February 8, 2006


US plans massive data sweep: Little-known data-collection system could troll news, blogs, even e-mails. Will it go too far? (Mark Clayton, 2/09/06, The Christian Science Monitor)

A major part of ADVISE involves data-mining - or "dataveillance," as some call it. It means sifting through data to look for patterns. If a supermarket finds that customers who buy cider also tend to buy fresh-baked bread, it might group the two together. To prevent fraud, credit-card issuers use data-mining to look for patterns of suspicious activity.

What sets ADVISE apart is its scope. It would collect a vast array of corporate and public online information - from financial records to CNN news stories - and cross-reference it against US intelligence and law-enforcement records. The system would then store it as "entities" - linked data about people, places, things, organizations, and events, according to a report summarizing a 2004 DHS conference in Alexandria, Va. The storage requirements alone are huge - enough to retain information about 1 quadrillion entities, the report estimated. If each entity were a penny, they would collectively form a cube a half-mile high - roughly double the height of the Empire State Building.

Note they can't compare it to the height of the WTC?

Posted by Orrin Judd at February 8, 2006 6:06 PM

indeed; why not compare it to the combined height of the twin towers.

Posted by: toe at February 8, 2006 6:37 PM

This is what happens when legal buzz-words are allowed to take over rules of law.

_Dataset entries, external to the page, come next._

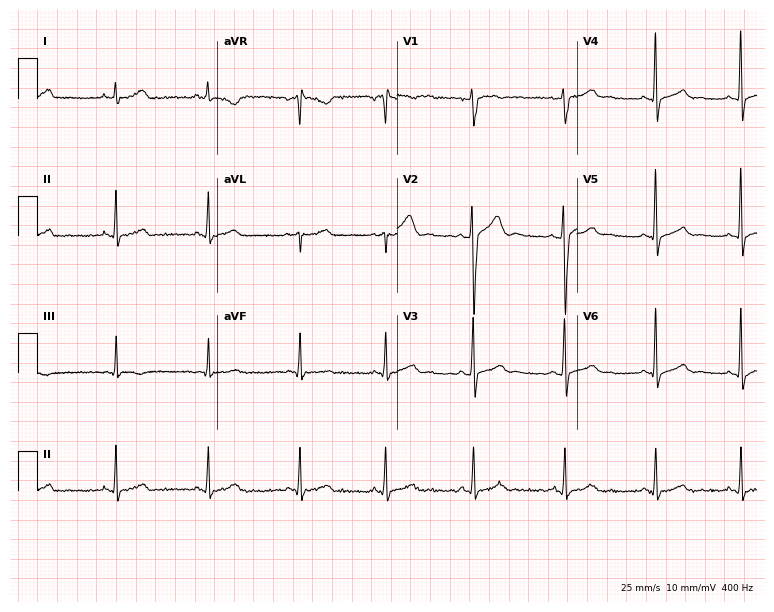
Resting 12-lead electrocardiogram (7.3-second recording at 400 Hz). Patient: a 29-year-old male. Read as a normal ECG.
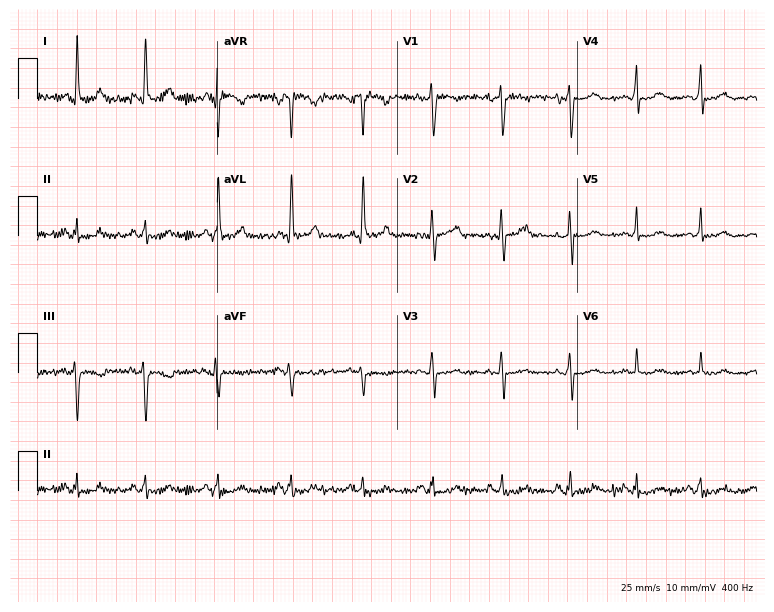
12-lead ECG (7.3-second recording at 400 Hz) from a female patient, 47 years old. Screened for six findings — first-degree AV block, right bundle branch block (RBBB), left bundle branch block (LBBB), sinus bradycardia, atrial fibrillation (AF), sinus tachycardia — none is recorded. Other findings, if any, are not listed.
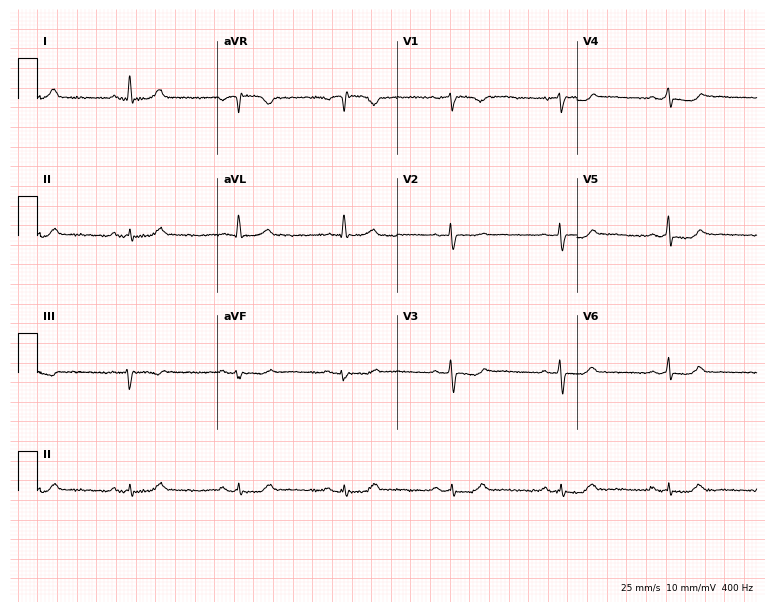
Standard 12-lead ECG recorded from a female patient, 54 years old. None of these six findings is recorded: first-degree AV block, right bundle branch block, left bundle branch block, sinus bradycardia, atrial fibrillation, sinus tachycardia.
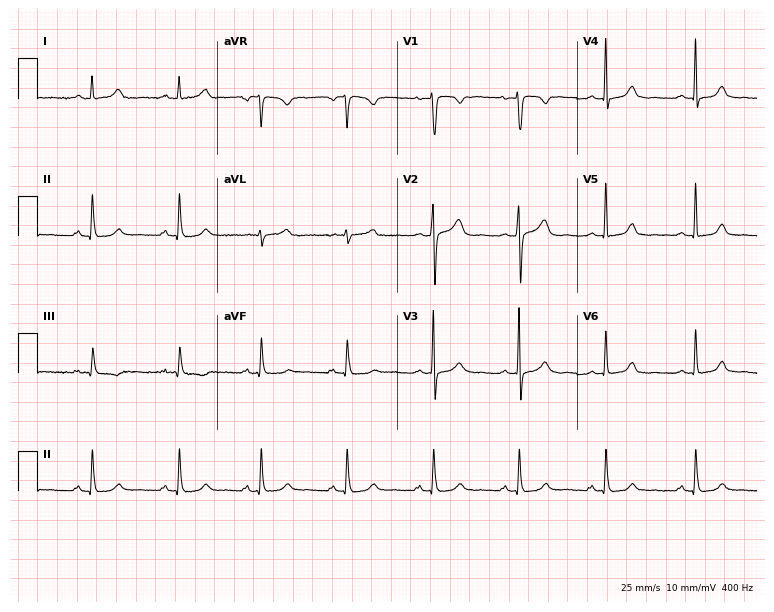
Standard 12-lead ECG recorded from a female, 27 years old. Read as a normal ECG.
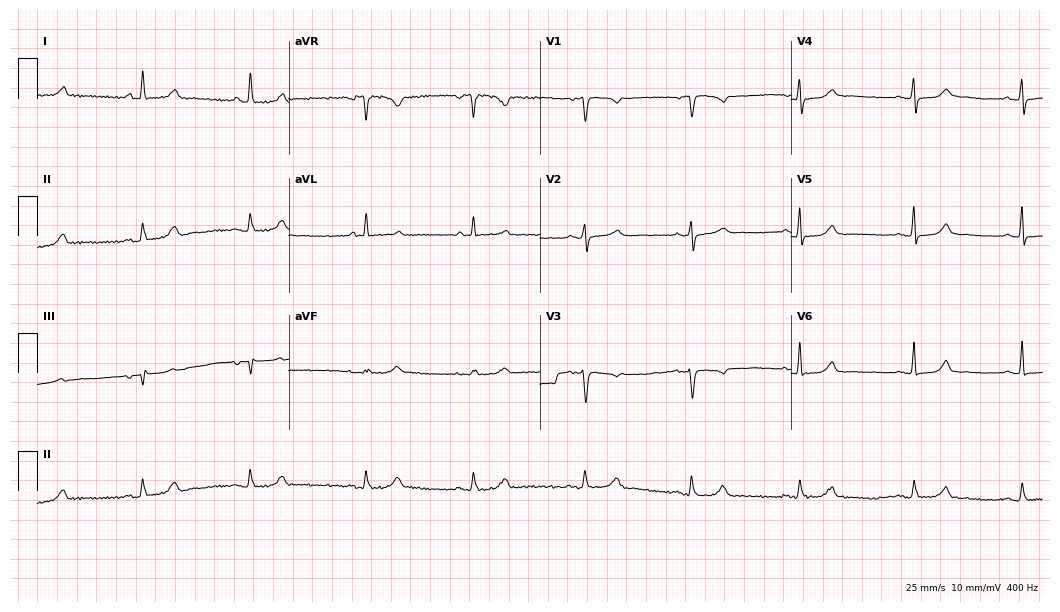
ECG (10.2-second recording at 400 Hz) — a female, 67 years old. Labelled as a normal ECG.

We have seen the monstrosities which arise when the slogan, "wall of separation of church and state," is allowed to displace the First Amendment. Likewise, the Fourth Amendment buzz-words, "reasonable expectation of privacy," displace in the minds of the half-learned the protection against unreasonable searches and seizures.

Over and over, the notion is floated that this public record or that public discourse should be deemed private just because someone did not expect it to be examined.


Private is private, and public is public. Public does not become private because one doubted the diligence of the public to whom it had been laid open.

Quickly now, that technology facilitates the examination of public information may affect one's expectation of privacy, but what is affected is only a buzz-word once used by a judge to announce a holding, not a right.

Posted by: Lou Gots at February 8, 2006 7:43 PM

Companies have been doing this for decades. In 1991 I worked for a subcontractor on a project for American Express where they used a CM-5 supercomputer to correlate purchase patterns for merchants.

All data mining does is find statistical patterns. For example, DM can determine that men who purchase diapers also purchase beer. So to increase beer sales the DM analyst would recommend to the convenience store manager to move the Budweiser nearer the Pampers.

What DM does not do is find a needle in a haystack. It does not pop up a picture of Johnny Jihadi that says "He's gonna blow up the Lincoln Center". All DM does is find new correlations, stuff like "people who do X tend to do Y also".

Posted by: Gideon at February 8, 2006 7:54 PM

And that, Gideon, allows them to focus on behavior, actions, and not other characteristics which gave profiling a bad name. Provides that reasonable suspicion based upon articulable facts.

Posted by: Mikey at February 9, 2006 8:26 AM